Technical Trade-off: Quantity Editing
Originally, we designed quantity editing on the "Review Request" page for last-minute changes. But this created complex validation challenges with pricing, availability, and interdependencies. To meet the launch deadline without compromising core functionality, we removed quantity editing from review—users now return to package selection to make changes. Trade-off: Reduced flexibility, but simplified validation and ensured data consistency.
Exploration

Final Design

DESIGN PROCESS
Design System
We created the design system from brand guidelines provided by the Olympic Games global brand team, then built components that could scale for Milan 2026 and future Olympic Games. Note: Although we had to adhere to some branding that wasn't accessible, I tried to mitigate it by minimizing its use as much as possible in the interface.
What we built:
Typography system — Hierarchical scale, responsive sizing
Color palette — Primary, secondary, semantic colors for status
Component library — Buttons, forms, status chips, dialogs, tables, navigation, and more






Impact
Results
14.7% conversion rate — Achieved from launch, representing successful package requests. B2B platforms with complex flows typically see 1-4%.

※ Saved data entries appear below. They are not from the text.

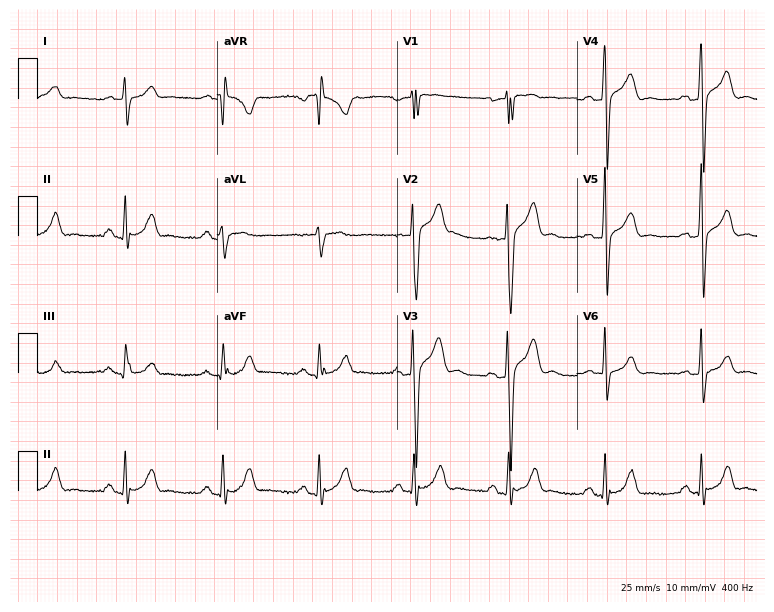
12-lead ECG (7.3-second recording at 400 Hz) from a 42-year-old male patient. Screened for six findings — first-degree AV block, right bundle branch block, left bundle branch block, sinus bradycardia, atrial fibrillation, sinus tachycardia — none is recorded. Other findings, if any, are not listed.
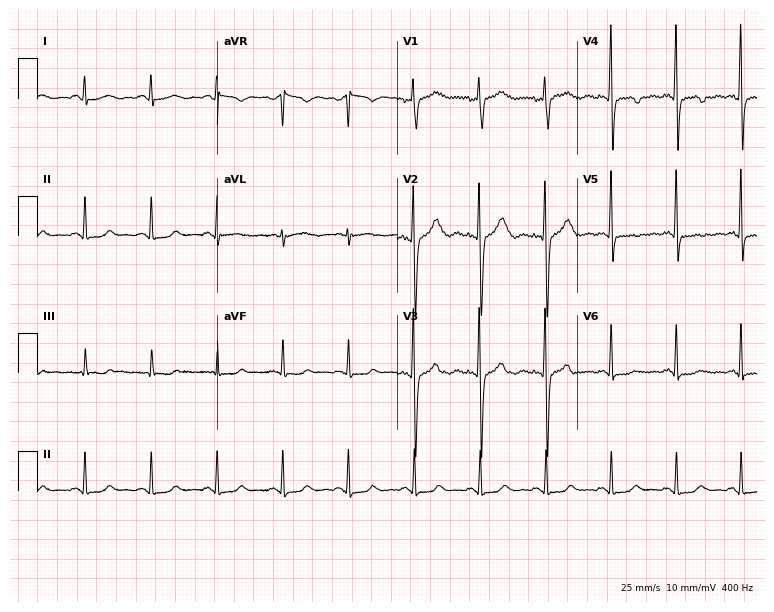
Resting 12-lead electrocardiogram. Patient: a female, 53 years old. None of these six findings is recorded: first-degree AV block, right bundle branch block, left bundle branch block, sinus bradycardia, atrial fibrillation, sinus tachycardia. Findings outside these six are not listed.
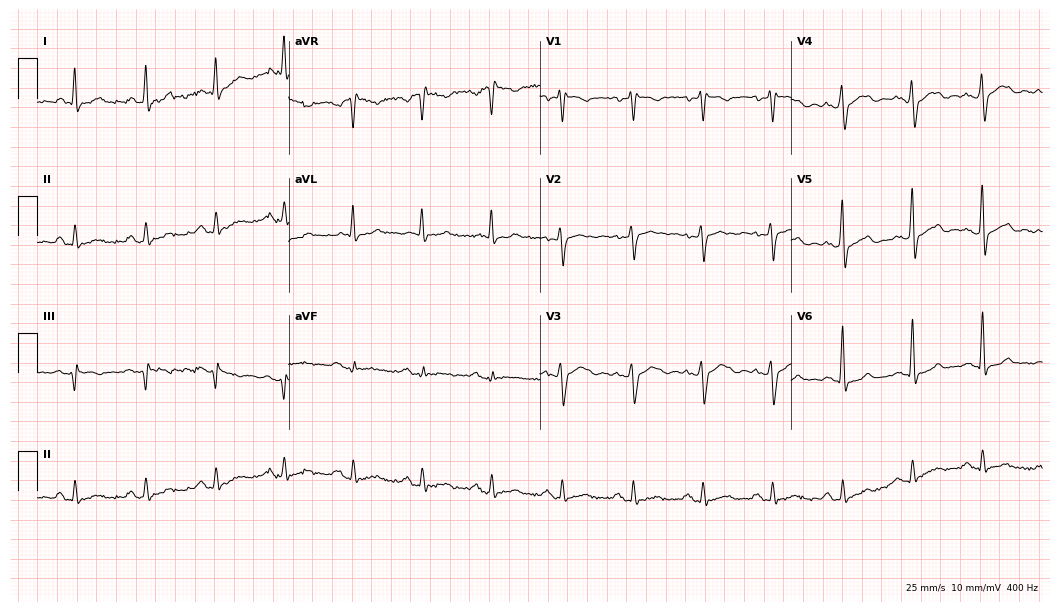
Resting 12-lead electrocardiogram. Patient: a male, 45 years old. None of these six findings is recorded: first-degree AV block, right bundle branch block, left bundle branch block, sinus bradycardia, atrial fibrillation, sinus tachycardia. Other findings, if any, are not listed.
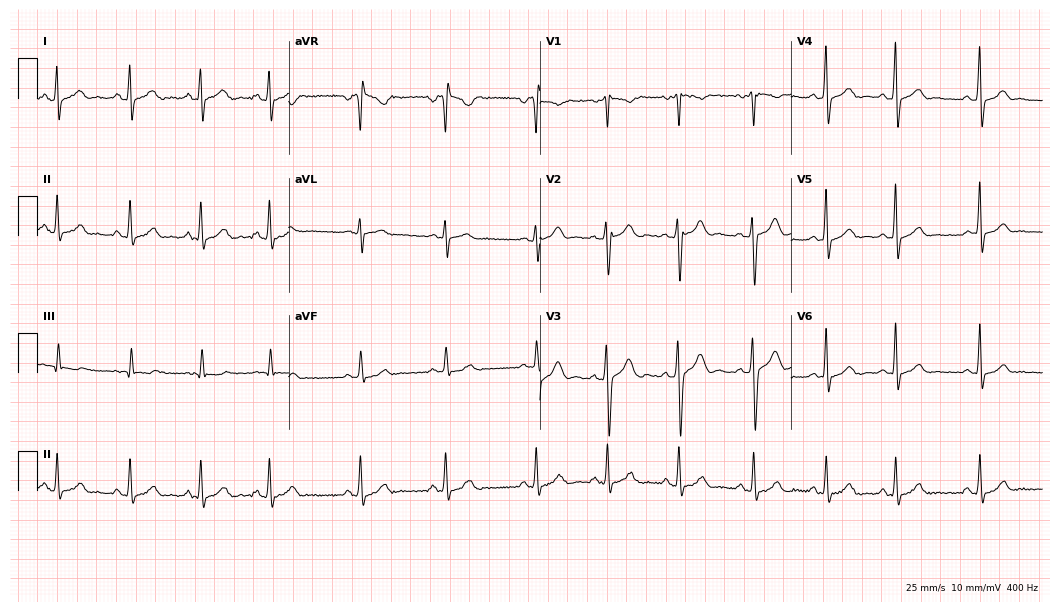
Resting 12-lead electrocardiogram (10.2-second recording at 400 Hz). Patient: a 25-year-old male. None of these six findings is recorded: first-degree AV block, right bundle branch block, left bundle branch block, sinus bradycardia, atrial fibrillation, sinus tachycardia.
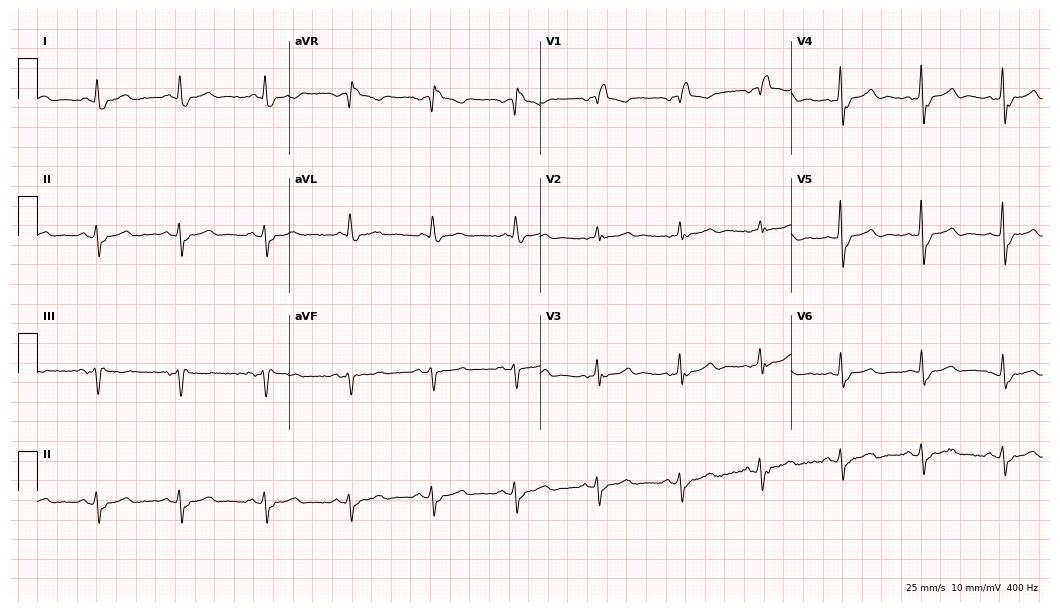
12-lead ECG from a female patient, 84 years old (10.2-second recording at 400 Hz). Shows right bundle branch block.

Design foundation for ecosystem — Patterns adopted across Guest Management, Seat Assignment, Accommodation Assignment, Onsite Services.

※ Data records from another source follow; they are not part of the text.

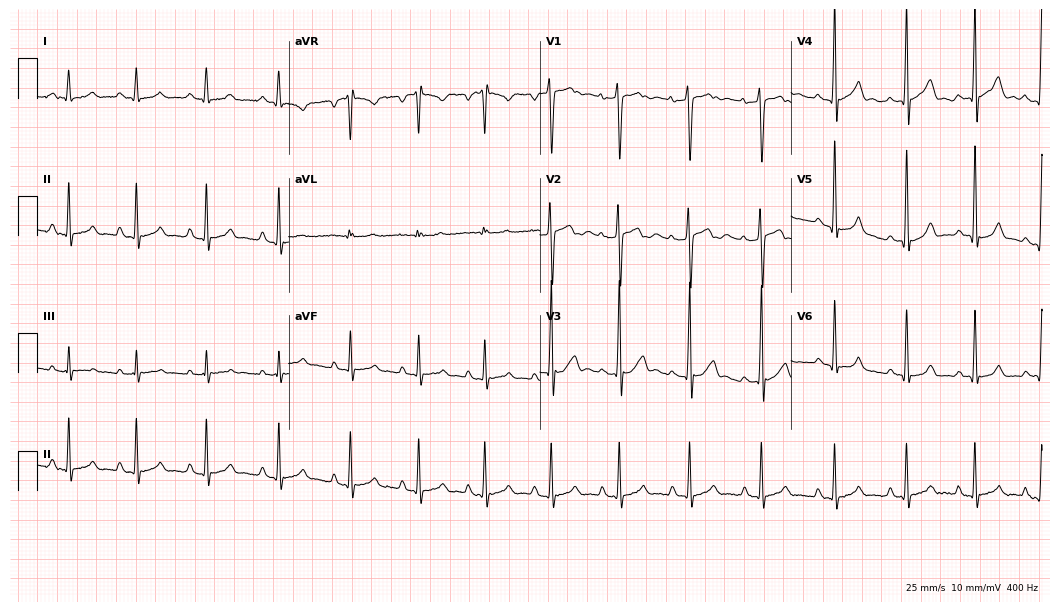
ECG — a 17-year-old man. Labelled as a normal ECG.
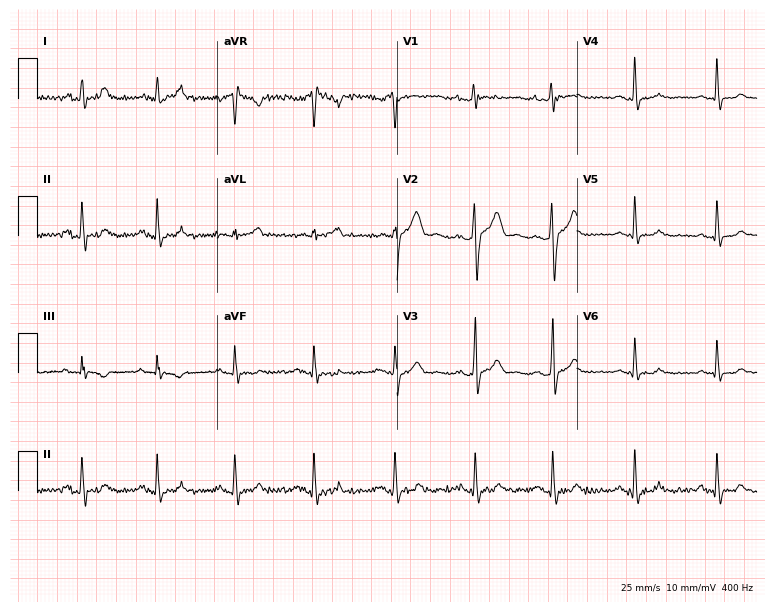
12-lead ECG from a 29-year-old male patient (7.3-second recording at 400 Hz). Recorded interpretation: within normal limits.
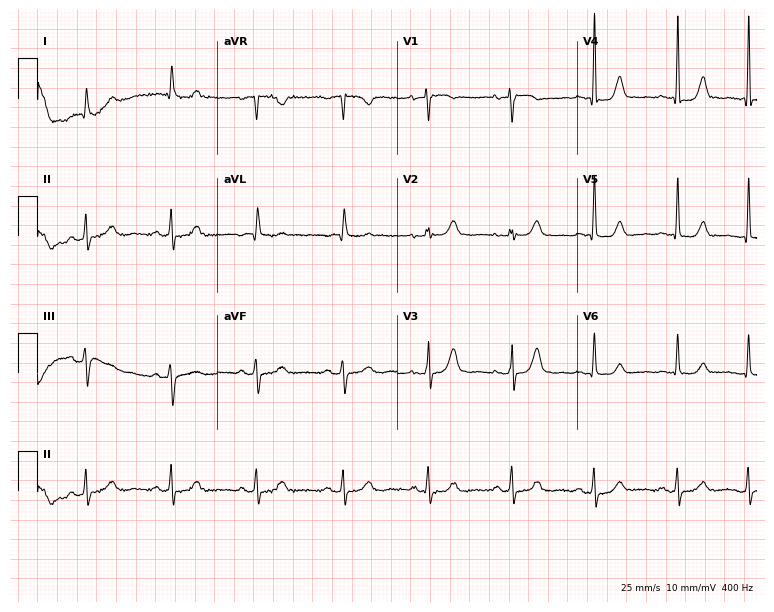
12-lead ECG from a female, 75 years old. Recorded interpretation: within normal limits.

Scalable system architecture — Handled 2 major business pivots during development, extends to LA 2028.
Reflection
What I Learned
Enterprise platforms need to flex, not break
Enterprise platforms, especially B2B tools serving complex procurement workflows, need to absorb constant change.
I learned to design for "unknown unknowns": building component systems flexible enough to handle requirements we didn't have yet, while staying simple enough for non-technical users.
Advocacy is part of the design job
My most valuable contributions to HRP weren't just the interfaces I designed; they were the constraints I pushed back on and the trade-offs I helped the team navigate thoughtfully.
When business stakeholders focused purely on technical feasibility ("Can we build this in time?"), I consistently asked, "But will users understand this?"
Not all design work ships as originally intended
We spent significant time designing login flows that never launched because the business consolidated authentication mid-project. That work wasn't wasted because it informed the centralized system. But it taught me to hold designs loosely.
In enterprise environments with shifting priorities, beautiful work sometimes gets cut, delayed, or reimagined. You have to stay adaptable and find ways to influence outcomes even when your original designs don't ship.